El voto secreto y las decisiones colectivas

19 de Diciembre 2021 Columnas

La elección de autoridades políticas mediante el voto secreto es una institución reciente en la historia de la humanidad. En sus 200 años de existencia, ese voto que originalmente les correspondía sólo a hombres de altos ingresos lentamente se ha ido ampliando a todos los ciudadanos y ciudadanas mayores de edad. Incluso así, se trata de una práctica que no puede darse por segura: golpes de Estado, desigualdades de clase, discriminación racial y por cierto elecciones fraudulentas conspiran aún contra la verdadera universalidad del derecho a sufragio.

Ese instante en que, sin nadie alrededor, tenemos solo papeleta y lápiz en la mano conjuga en un breve momento la participación pública y el foro íntimo de nuestra privacidad. Porque todos votamos por las mismas personas y propuestas, y lo hacemos al mismo tiempo, el voto sigue siendo la forma principal de tomar decisiones políticas generales. Por otro lado, porque es secreto, es la forma más segura en que nuestra vida privada ingresa a la vida pública: nadie más que nuestra propia conciencia tiene que saber por quién votamos. El voto secreto es “sagrado” para la democracia justamente porque hace de bisagra entre nuestra vida íntima, en la que nadie puede entrometerse, y nuestra participación en la comunidad, donde nos hacemos parte de las decisiones que tomamos entre todos y todas.
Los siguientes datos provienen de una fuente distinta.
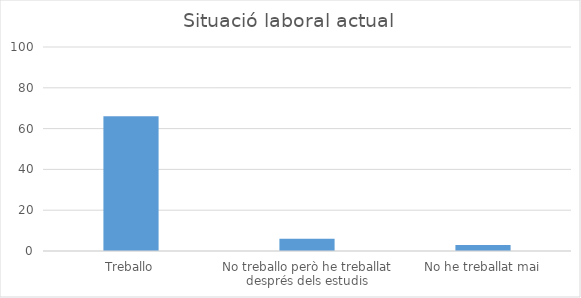
| Category | Series 0 |
|---|---|
| Treballo | 66 |
| No treballo però he treballat després dels estudis | 6 |
| No he treballat mai | 3 |
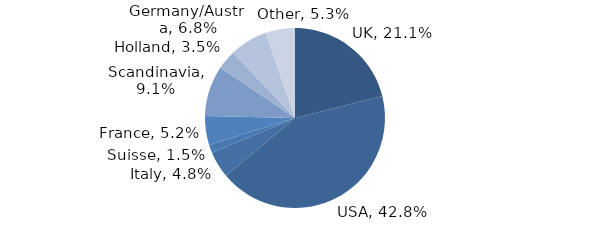
| Category | Investment Style |
|---|---|
| UK | 0.211 |
| USA | 0.428 |
| Italy | 0.048 |
| Suisse | 0.015 |
| France | 0.052 |
| Scandinavia | 0.091 |
| Holland | 0.035 |
| Germany/Austria | 0.068 |
| Other | 0.053 |
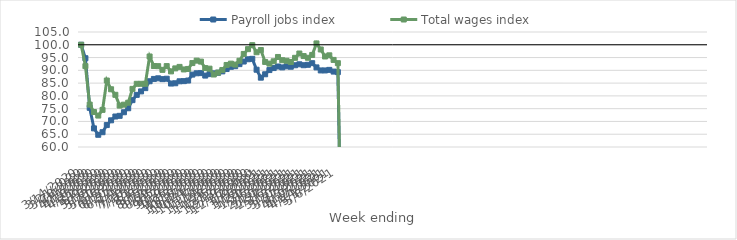
| Category | Payroll jobs index | Total wages index |
|---|---|---|
| 14/03/2020 | 100 | 100 |
| 21/03/2020 | 94.737 | 91.645 |
| 28/03/2020 | 75.336 | 76.596 |
| 04/04/2020 | 67.29 | 73.691 |
| 11/04/2020 | 64.78 | 72.298 |
| 18/04/2020 | 65.784 | 74.525 |
| 25/04/2020 | 68.582 | 86.01 |
| 02/05/2020 | 70.443 | 82.587 |
| 09/05/2020 | 71.93 | 80.424 |
| 16/05/2020 | 72.195 | 76.199 |
| 23/05/2020 | 73.599 | 76.568 |
| 30/05/2020 | 75.159 | 77.325 |
| 06/06/2020 | 78.338 | 82.744 |
| 13/06/2020 | 80.404 | 84.731 |
| 20/06/2020 | 81.76 | 84.732 |
| 27/06/2020 | 83.036 | 84.732 |
| 04/07/2020 | 85.734 | 95.425 |
| 11/07/2020 | 86.637 | 91.696 |
| 18/07/2020 | 86.879 | 91.639 |
| 25/07/2020 | 86.558 | 90.19 |
| 01/08/2020 | 86.721 | 91.662 |
| 08/08/2020 | 84.826 | 89.59 |
| 15/08/2020 | 84.938 | 90.76 |
| 22/08/2020 | 85.712 | 91.342 |
| 29/08/2020 | 85.774 | 90.348 |
| 05/09/2020 | 86.006 | 90.546 |
| 12/09/2020 | 88.33 | 92.844 |
| 19/09/2020 | 88.849 | 93.789 |
| 26/09/2020 | 88.91 | 93.414 |
| 03/10/2020 | 87.942 | 90.877 |
| 10/10/2020 | 88.517 | 90.652 |
| 17/10/2020 | 88.822 | 88.357 |
| 24/10/2020 | 89.047 | 89.118 |
| 31/10/2020 | 89.593 | 90.14 |
| 07/11/2020 | 90.509 | 92.099 |
| 14/11/2020 | 91.376 | 92.621 |
| 21/11/2020 | 91.623 | 92.252 |
| 28/11/2020 | 92.425 | 93.753 |
| 05/12/2020 | 93.444 | 96.413 |
| 12/12/2020 | 94.336 | 98.291 |
| 19/12/2020 | 94.5 | 99.846 |
| 26/12/2020 | 90.241 | 97.087 |
| 02/01/2021 | 87.129 | 97.943 |
| 09/01/2021 | 88.457 | 93.286 |
| 16/01/2021 | 90.105 | 92.625 |
| 23/01/2021 | 90.889 | 93.54 |
| 30/01/2021 | 91.501 | 95.229 |
| 06/02/2021 | 91.147 | 93.963 |
| 13/02/2021 | 91.566 | 93.756 |
| 20/02/2021 | 91.405 | 93.266 |
| 27/02/2021 | 91.989 | 94.896 |
| 06/03/2021 | 92.363 | 96.585 |
| 13/03/2021 | 92.002 | 95.589 |
| 20/03/2021 | 92.164 | 94.924 |
| 27/03/2021 | 92.801 | 96.03 |
| 03/04/2021 | 91.146 | 100.526 |
| 10/04/2021 | 89.959 | 98.163 |
| 17/04/2021 | 89.955 | 95.423 |
| 24/04/2021 | 90.179 | 95.872 |
| 01/05/2021 | 89.511 | 94.076 |
| 08/05/2021 | 89.298 | 92.804 |
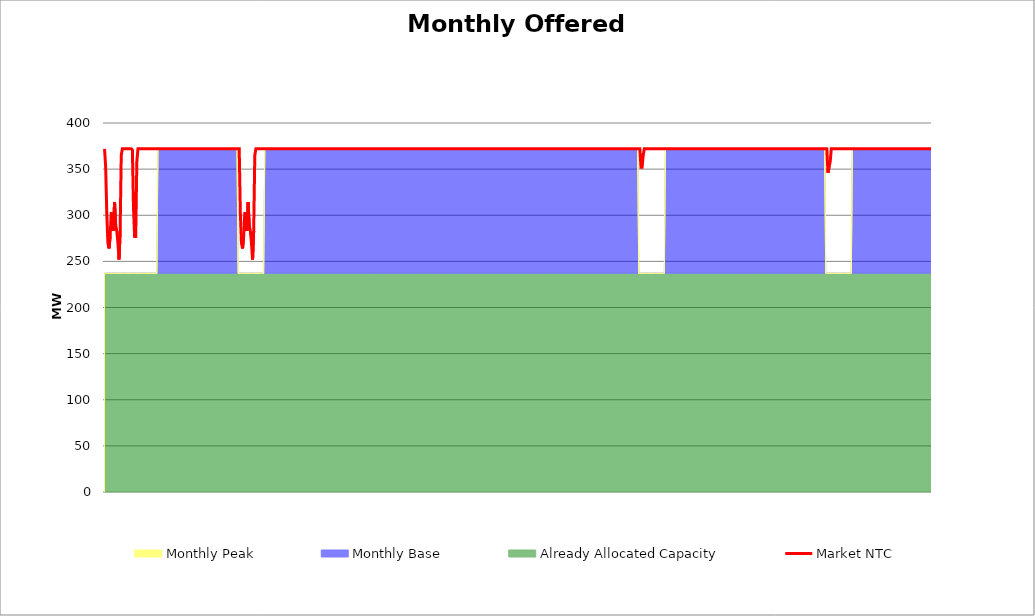
| Category | Market NTC |
|---|---|
| 0 | 372 |
| 1 | 352 |
| 2 | 302 |
| 3 | 270 |
| 4 | 264 |
| 5 | 277 |
| 6 | 302 |
| 7 | 302 |
| 8 | 283 |
| 9 | 314 |
| 10 | 289 |
| 11 | 283 |
| 12 | 270 |
| 13 | 252 |
| 14 | 283 |
| 15 | 365 |
| 16 | 372 |
| 17 | 372 |
| 18 | 372 |
| 19 | 372 |
| 20 | 372 |
| 21 | 372 |
| 22 | 372 |
| 23 | 372 |
| 24 | 372 |
| 25 | 371 |
| 26 | 308 |
| 27 | 277 |
| 28 | 277 |
| 29 | 358 |
| 30 | 372 |
| 31 | 372 |
| 32 | 372 |
| 33 | 372 |
| 34 | 372 |
| 35 | 372 |
| 36 | 372 |
| 37 | 372 |
| 38 | 372 |
| 39 | 372 |
| 40 | 372 |
| 41 | 372 |
| 42 | 372 |
| 43 | 372 |
| 44 | 372 |
| 45 | 372 |
| 46 | 372 |
| 47 | 372 |
| 48 | 372 |
| 49 | 372 |
| 50 | 372 |
| 51 | 372 |
| 52 | 372 |
| 53 | 372 |
| 54 | 372 |
| 55 | 372 |
| 56 | 372 |
| 57 | 372 |
| 58 | 372 |
| 59 | 372 |
| 60 | 372 |
| 61 | 372 |
| 62 | 372 |
| 63 | 372 |
| 64 | 372 |
| 65 | 372 |
| 66 | 372 |
| 67 | 372 |
| 68 | 372 |
| 69 | 372 |
| 70 | 372 |
| 71 | 372 |
| 72 | 372 |
| 73 | 372 |
| 74 | 372 |
| 75 | 372 |
| 76 | 372 |
| 77 | 372 |
| 78 | 372 |
| 79 | 372 |
| 80 | 372 |
| 81 | 372 |
| 82 | 372 |
| 83 | 372 |
| 84 | 372 |
| 85 | 372 |
| 86 | 372 |
| 87 | 372 |
| 88 | 372 |
| 89 | 372 |
| 90 | 372 |
| 91 | 372 |
| 92 | 372 |
| 93 | 372 |
| 94 | 372 |
| 95 | 372 |
| 96 | 372 |
| 97 | 372 |
| 98 | 372 |
| 99 | 372 |
| 100 | 372 |
| 101 | 372 |
| 102 | 372 |
| 103 | 372 |
| 104 | 372 |
| 105 | 372 |
| 106 | 372 |
| 107 | 372 |
| 108 | 372 |
| 109 | 372 |
| 110 | 372 |
| 111 | 372 |
| 112 | 372 |
| 113 | 372 |
| 114 | 372 |
| 115 | 372 |
| 116 | 372 |
| 117 | 372 |
| 118 | 372 |
| 119 | 372 |
| 120 | 372 |
| 121 | 372 |
| 122 | 303 |
| 123 | 270 |
| 124 | 264 |
| 125 | 277 |
| 126 | 302 |
| 127 | 302 |
| 128 | 283 |
| 129 | 314 |
| 130 | 289 |
| 131 | 283 |
| 132 | 270 |
| 133 | 252 |
| 134 | 283 |
| 135 | 365 |
| 136 | 372 |
| 137 | 372 |
| 138 | 372 |
| 139 | 372 |
| 140 | 372 |
| 141 | 372 |
| 142 | 372 |
| 143 | 372 |
| 144 | 372 |
| 145 | 372 |
| 146 | 372 |
| 147 | 372 |
| 148 | 372 |
| 149 | 372 |
| 150 | 372 |
| 151 | 372 |
| 152 | 372 |
| 153 | 372 |
| 154 | 372 |
| 155 | 372 |
| 156 | 372 |
| 157 | 372 |
| 158 | 372 |
| 159 | 372 |
| 160 | 372 |
| 161 | 372 |
| 162 | 372 |
| 163 | 372 |
| 164 | 372 |
| 165 | 372 |
| 166 | 372 |
| 167 | 372 |
| 168 | 372 |
| 169 | 372 |
| 170 | 372 |
| 171 | 372 |
| 172 | 372 |
| 173 | 372 |
| 174 | 372 |
| 175 | 372 |
| 176 | 372 |
| 177 | 372 |
| 178 | 372 |
| 179 | 372 |
| 180 | 372 |
| 181 | 372 |
| 182 | 372 |
| 183 | 372 |
| 184 | 372 |
| 185 | 372 |
| 186 | 372 |
| 187 | 372 |
| 188 | 372 |
| 189 | 372 |
| 190 | 372 |
| 191 | 372 |
| 192 | 372 |
| 193 | 372 |
| 194 | 372 |
| 195 | 372 |
| 196 | 372 |
| 197 | 372 |
| 198 | 372 |
| 199 | 372 |
| 200 | 372 |
| 201 | 372 |
| 202 | 372 |
| 203 | 372 |
| 204 | 372 |
| 205 | 372 |
| 206 | 372 |
| 207 | 372 |
| 208 | 372 |
| 209 | 372 |
| 210 | 372 |
| 211 | 372 |
| 212 | 372 |
| 213 | 372 |
| 214 | 372 |
| 215 | 372 |
| 216 | 372 |
| 217 | 372 |
| 218 | 372 |
| 219 | 372 |
| 220 | 372 |
| 221 | 372 |
| 222 | 372 |
| 223 | 372 |
| 224 | 372 |
| 225 | 372 |
| 226 | 372 |
| 227 | 372 |
| 228 | 372 |
| 229 | 372 |
| 230 | 372 |
| 231 | 372 |
| 232 | 372 |
| 233 | 372 |
| 234 | 372 |
| 235 | 372 |
| 236 | 372 |
| 237 | 372 |
| 238 | 372 |
| 239 | 372 |
| 240 | 372 |
| 241 | 372 |
| 242 | 372 |
| 243 | 372 |
| 244 | 372 |
| 245 | 372 |
| 246 | 372 |
| 247 | 372 |
| 248 | 372 |
| 249 | 372 |
| 250 | 372 |
| 251 | 372 |
| 252 | 372 |
| 253 | 372 |
| 254 | 372 |
| 255 | 372 |
| 256 | 372 |
| 257 | 372 |
| 258 | 372 |
| 259 | 372 |
| 260 | 372 |
| 261 | 372 |
| 262 | 372 |
| 263 | 372 |
| 264 | 372 |
| 265 | 372 |
| 266 | 372 |
| 267 | 372 |
| 268 | 372 |
| 269 | 372 |
| 270 | 372 |
| 271 | 372 |
| 272 | 372 |
| 273 | 372 |
| 274 | 372 |
| 275 | 372 |
| 276 | 372 |
| 277 | 372 |
| 278 | 372 |
| 279 | 372 |
| 280 | 372 |
| 281 | 372 |
| 282 | 372 |
| 283 | 372 |
| 284 | 372 |
| 285 | 372 |
| 286 | 372 |
| 287 | 372 |
| 288 | 372 |
| 289 | 372 |
| 290 | 372 |
| 291 | 372 |
| 292 | 372 |
| 293 | 372 |
| 294 | 372 |
| 295 | 372 |
| 296 | 372 |
| 297 | 372 |
| 298 | 372 |
| 299 | 372 |
| 300 | 372 |
| 301 | 372 |
| 302 | 372 |
| 303 | 372 |
| 304 | 372 |
| 305 | 372 |
| 306 | 372 |
| 307 | 372 |
| 308 | 372 |
| 309 | 372 |
| 310 | 372 |
| 311 | 372 |
| 312 | 372 |
| 313 | 372 |
| 314 | 372 |
| 315 | 372 |
| 316 | 372 |
| 317 | 372 |
| 318 | 372 |
| 319 | 372 |
| 320 | 372 |
| 321 | 372 |
| 322 | 372 |
| 323 | 372 |
| 324 | 372 |
| 325 | 372 |
| 326 | 372 |
| 327 | 372 |
| 328 | 372 |
| 329 | 372 |
| 330 | 372 |
| 331 | 372 |
| 332 | 372 |
| 333 | 372 |
| 334 | 372 |
| 335 | 372 |
| 336 | 372 |
| 337 | 372 |
| 338 | 372 |
| 339 | 372 |
| 340 | 372 |
| 341 | 372 |
| 342 | 372 |
| 343 | 372 |
| 344 | 372 |
| 345 | 372 |
| 346 | 372 |
| 347 | 372 |
| 348 | 372 |
| 349 | 372 |
| 350 | 372 |
| 351 | 372 |
| 352 | 372 |
| 353 | 372 |
| 354 | 372 |
| 355 | 372 |
| 356 | 372 |
| 357 | 372 |
| 358 | 372 |
| 359 | 372 |
| 360 | 372 |
| 361 | 372 |
| 362 | 372 |
| 363 | 372 |
| 364 | 372 |
| 365 | 372 |
| 366 | 372 |
| 367 | 372 |
| 368 | 372 |
| 369 | 372 |
| 370 | 372 |
| 371 | 372 |
| 372 | 372 |
| 373 | 372 |
| 374 | 372 |
| 375 | 372 |
| 376 | 372 |
| 377 | 372 |
| 378 | 372 |
| 379 | 372 |
| 380 | 372 |
| 381 | 372 |
| 382 | 372 |
| 383 | 372 |
| 384 | 372 |
| 385 | 372 |
| 386 | 372 |
| 387 | 372 |
| 388 | 372 |
| 389 | 372 |
| 390 | 372 |
| 391 | 372 |
| 392 | 372 |
| 393 | 372 |
| 394 | 372 |
| 395 | 372 |
| 396 | 372 |
| 397 | 372 |
| 398 | 372 |
| 399 | 372 |
| 400 | 372 |
| 401 | 372 |
| 402 | 372 |
| 403 | 372 |
| 404 | 372 |
| 405 | 372 |
| 406 | 372 |
| 407 | 372 |
| 408 | 372 |
| 409 | 372 |
| 410 | 372 |
| 411 | 372 |
| 412 | 372 |
| 413 | 372 |
| 414 | 372 |
| 415 | 372 |
| 416 | 372 |
| 417 | 372 |
| 418 | 372 |
| 419 | 372 |
| 420 | 372 |
| 421 | 372 |
| 422 | 372 |
| 423 | 372 |
| 424 | 372 |
| 425 | 372 |
| 426 | 372 |
| 427 | 372 |
| 428 | 372 |
| 429 | 372 |
| 430 | 372 |
| 431 | 372 |
| 432 | 372 |
| 433 | 372 |
| 434 | 372 |
| 435 | 372 |
| 436 | 372 |
| 437 | 372 |
| 438 | 372 |
| 439 | 372 |
| 440 | 372 |
| 441 | 372 |
| 442 | 372 |
| 443 | 372 |
| 444 | 372 |
| 445 | 372 |
| 446 | 372 |
| 447 | 372 |
| 448 | 372 |
| 449 | 372 |
| 450 | 372 |
| 451 | 372 |
| 452 | 372 |
| 453 | 372 |
| 454 | 372 |
| 455 | 372 |
| 456 | 372 |
| 457 | 372 |
| 458 | 372 |
| 459 | 372 |
| 460 | 372 |
| 461 | 372 |
| 462 | 372 |
| 463 | 372 |
| 464 | 372 |
| 465 | 372 |
| 466 | 372 |
| 467 | 372 |
| 468 | 372 |
| 469 | 372 |
| 470 | 372 |
| 471 | 372 |
| 472 | 372 |
| 473 | 372 |
| 474 | 372 |
| 475 | 372 |
| 476 | 372 |
| 477 | 372 |
| 478 | 372 |
| 479 | 372 |
| 480 | 372 |
| 481 | 372 |
| 482 | 352 |
| 483 | 352 |
| 484 | 365 |
| 485 | 372 |
| 486 | 372 |
| 487 | 372 |
| 488 | 372 |
| 489 | 372 |
| 490 | 372 |
| 491 | 372 |
| 492 | 372 |
| 493 | 372 |
| 494 | 372 |
| 495 | 372 |
| 496 | 372 |
| 497 | 372 |
| 498 | 372 |
| 499 | 372 |
| 500 | 372 |
| 501 | 372 |
| 502 | 372 |
| 503 | 372 |
| 504 | 372 |
| 505 | 372 |
| 506 | 372 |
| 507 | 372 |
| 508 | 372 |
| 509 | 372 |
| 510 | 372 |
| 511 | 372 |
| 512 | 372 |
| 513 | 372 |
| 514 | 372 |
| 515 | 372 |
| 516 | 372 |
| 517 | 372 |
| 518 | 372 |
| 519 | 372 |
| 520 | 372 |
| 521 | 372 |
| 522 | 372 |
| 523 | 372 |
| 524 | 372 |
| 525 | 372 |
| 526 | 372 |
| 527 | 372 |
| 528 | 372 |
| 529 | 372 |
| 530 | 372 |
| 531 | 372 |
| 532 | 372 |
| 533 | 372 |
| 534 | 372 |
| 535 | 372 |
| 536 | 372 |
| 537 | 372 |
| 538 | 372 |
| 539 | 372 |
| 540 | 372 |
| 541 | 372 |
| 542 | 372 |
| 543 | 372 |
| 544 | 372 |
| 545 | 372 |
| 546 | 372 |
| 547 | 372 |
| 548 | 372 |
| 549 | 372 |
| 550 | 372 |
| 551 | 372 |
| 552 | 372 |
| 553 | 372 |
| 554 | 372 |
| 555 | 372 |
| 556 | 372 |
| 557 | 372 |
| 558 | 372 |
| 559 | 372 |
| 560 | 372 |
| 561 | 372 |
| 562 | 372 |
| 563 | 372 |
| 564 | 372 |
| 565 | 372 |
| 566 | 372 |
| 567 | 372 |
| 568 | 372 |
| 569 | 372 |
| 570 | 372 |
| 571 | 372 |
| 572 | 372 |
| 573 | 372 |
| 574 | 372 |
| 575 | 372 |
| 576 | 372 |
| 577 | 372 |
| 578 | 372 |
| 579 | 372 |
| 580 | 372 |
| 581 | 372 |
| 582 | 372 |
| 583 | 372 |
| 584 | 372 |
| 585 | 372 |
| 586 | 372 |
| 587 | 372 |
| 588 | 372 |
| 589 | 372 |
| 590 | 372 |
| 591 | 372 |
| 592 | 372 |
| 593 | 372 |
| 594 | 372 |
| 595 | 372 |
| 596 | 372 |
| 597 | 372 |
| 598 | 372 |
| 599 | 372 |
| 600 | 372 |
| 601 | 372 |
| 602 | 372 |
| 603 | 372 |
| 604 | 372 |
| 605 | 372 |
| 606 | 372 |
| 607 | 372 |
| 608 | 372 |
| 609 | 372 |
| 610 | 372 |
| 611 | 372 |
| 612 | 372 |
| 613 | 372 |
| 614 | 372 |
| 615 | 372 |
| 616 | 372 |
| 617 | 372 |
| 618 | 372 |
| 619 | 372 |
| 620 | 372 |
| 621 | 372 |
| 622 | 372 |
| 623 | 372 |
| 624 | 372 |
| 625 | 372 |
| 626 | 372 |
| 627 | 372 |
| 628 | 372 |
| 629 | 372 |
| 630 | 372 |
| 631 | 372 |
| 632 | 372 |
| 633 | 372 |
| 634 | 372 |
| 635 | 372 |
| 636 | 372 |
| 637 | 372 |
| 638 | 372 |
| 639 | 372 |
| 640 | 372 |
| 641 | 372 |
| 642 | 372 |
| 643 | 372 |
| 644 | 372 |
| 645 | 372 |
| 646 | 372 |
| 647 | 372 |
| 648 | 372 |
| 649 | 372 |
| 650 | 346 |
| 651 | 352 |
| 652 | 358 |
| 653 | 372 |
| 654 | 372 |
| 655 | 372 |
| 656 | 372 |
| 657 | 372 |
| 658 | 372 |
| 659 | 372 |
| 660 | 372 |
| 661 | 372 |
| 662 | 372 |
| 663 | 372 |
| 664 | 372 |
| 665 | 372 |
| 666 | 372 |
| 667 | 372 |
| 668 | 372 |
| 669 | 372 |
| 670 | 372 |
| 671 | 372 |
| 672 | 372 |
| 673 | 372 |
| 674 | 372 |
| 675 | 372 |
| 676 | 372 |
| 677 | 372 |
| 678 | 372 |
| 679 | 372 |
| 680 | 372 |
| 681 | 372 |
| 682 | 372 |
| 683 | 372 |
| 684 | 372 |
| 685 | 372 |
| 686 | 372 |
| 687 | 372 |
| 688 | 372 |
| 689 | 372 |
| 690 | 372 |
| 691 | 372 |
| 692 | 372 |
| 693 | 372 |
| 694 | 372 |
| 695 | 372 |
| 696 | 372 |
| 697 | 372 |
| 698 | 372 |
| 699 | 372 |
| 700 | 372 |
| 701 | 372 |
| 702 | 372 |
| 703 | 372 |
| 704 | 372 |
| 705 | 372 |
| 706 | 372 |
| 707 | 372 |
| 708 | 372 |
| 709 | 372 |
| 710 | 372 |
| 711 | 372 |
| 712 | 372 |
| 713 | 372 |
| 714 | 372 |
| 715 | 372 |
| 716 | 372 |
| 717 | 372 |
| 718 | 372 |
| 719 | 372 |
| 720 | 372 |
| 721 | 372 |
| 722 | 372 |
| 723 | 372 |
| 724 | 372 |
| 725 | 372 |
| 726 | 372 |
| 727 | 372 |
| 728 | 372 |
| 729 | 372 |
| 730 | 372 |
| 731 | 372 |
| 732 | 372 |
| 733 | 372 |
| 734 | 372 |
| 735 | 372 |
| 736 | 372 |
| 737 | 372 |
| 738 | 372 |
| 739 | 372 |
| 740 | 372 |
| 741 | 372 |
| 742 | 372 |
| 743 | 372 |
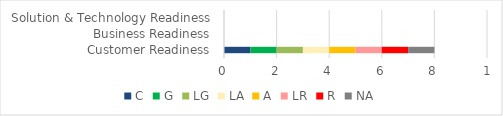
| Category | C | G | LG | LA | A | LR | R | NA |
|---|---|---|---|---|---|---|---|---|
| Customer Readiness | 1 | 1 | 1 | 1 | 1 | 1 | 1 | 1 |
| Business Readiness | 0 | 0 | 0 | 0 | 0 | 0 | 0 | 0 |
| Solution & Technology Readiness | 0 | 0 | 0 | 0 | 0 | 0 | 0 | 0 |
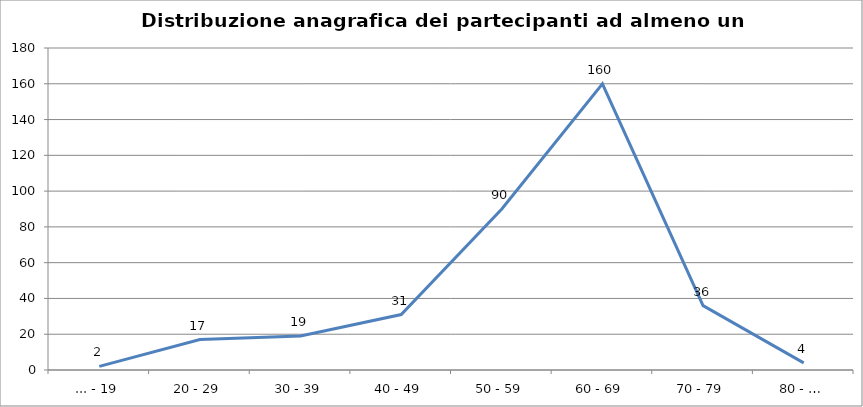
| Category | Nr. Tesserati |
|---|---|
| ... - 19 | 2 |
| 20 - 29 | 17 |
| 30 - 39 | 19 |
| 40 - 49 | 31 |
| 50 - 59 | 90 |
| 60 - 69 | 160 |
| 70 - 79 | 36 |
| 80 - … | 4 |
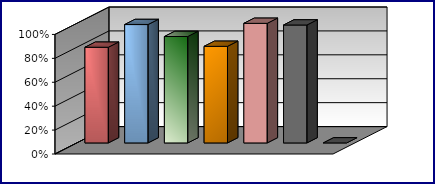
| Category | Series 0 | Series 1 | Series 2 | Series 3 |
|---|---|---|---|---|
| 0 | 0.8 |  |  |  |
| 1 | 0.99 |  |  |  |
| 2 | 0.89 |  |  |  |
| 3 | 0.808 |  |  |  |
| 4 | 1 |  |  |  |
| 5 | 0.986 |  |  |  |
| 6 | 0 |  |  |  |
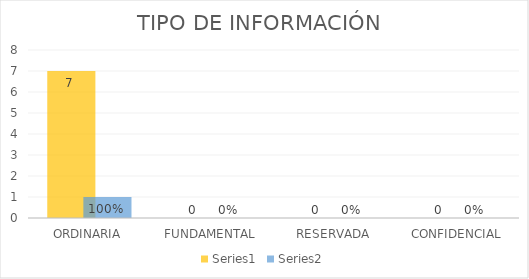
| Category | Series 3 | Series 4 |
|---|---|---|
| ORDINARIA | 7 | 1 |
| FUNDAMENTAL | 0 | 0 |
| RESERVADA | 0 | 0 |
| CONFIDENCIAL | 0 | 0 |

Eso explica el hecho de que, para dictaduras y autoritarismos de todo tipo, más importante que evitar elecciones es impedir que el voto sea realmente secreto.

Esta doble condición público y privada del voto secreto nos puede ayudar también a pensar de forma más concreta por quién hemos de votar en cada elección. Eso es lo que comúnmente se conoce como “votar en conciencia”: damos nuestra preferencia a aquel candidato cuyas ideas, valores y propuestas se acercan más a lo que nos parece correcto. Porque votamos en secreto, realmente no hay ninguna razón para traicionar nuestras convicciones más profundas; porque votamos en secreto, no es fácil imaginar incentivo alguno para votar en favor de quienes podrían querer perjudicarnos. Pero eso no es todo. Puesto que el voto es también una forma de hacernos responsables por las decisiones colectivas, para decidir por quién votar no basta con considerar únicamente aquello que nos beneficiará personalmente. De hecho, en múltiples ocasiones aquello que nos parece justo o moralmente correcto no se corresponde con lo que nos favorece directamente. Las ideas de justicia y solidaridad que son propias de la democracia apelan siempre a principios más generales, a normas imparciales, que resisten a la arbitrariedad, rechazan los privilegios y promueven el bien común.

Así, lo propio de la participación política es que, además de velar por nuestro interés personal, nos obliga a pensar también en aquello que nos parece correcto, justo o mejor para la sociedad en su conjunto. En sociedades complejas y diversas como las nuestras, esa posibilidad de generalización para toda la sociedad puede resultar, por buenas razones, ingenua, mentirosa o simplemente imposible. Pero lo que sí podemos hacer, y de hecho hacemos comúnmente cuando pensamos en lo justo y lo correcto, es identificar cuáles son los principios, las reglas y las propuestas que irán a favor de los grupos más vulnerables, discriminados o ignorados en la sociedad.

De eso se trata entonces el gran privilegio y la belleza del voto secreto. Para poder continuar haciéndolo con total y absoluta libertad, sin presiones ni incentivos, debemos tomar decisiones que reflejen también una preocupación por los grupos más desfavorecidos en la sociedad. Incluso si una decisión concreta puede no beneficiarnos directamente, el deber que tenemos para con otros en la sociedad es permanente porque en algún momento ese grupo desfavorecido seremos también nosotros. Como pocas veces en nuestra historia reciente, eso es precisamente lo que está en juego este domingo.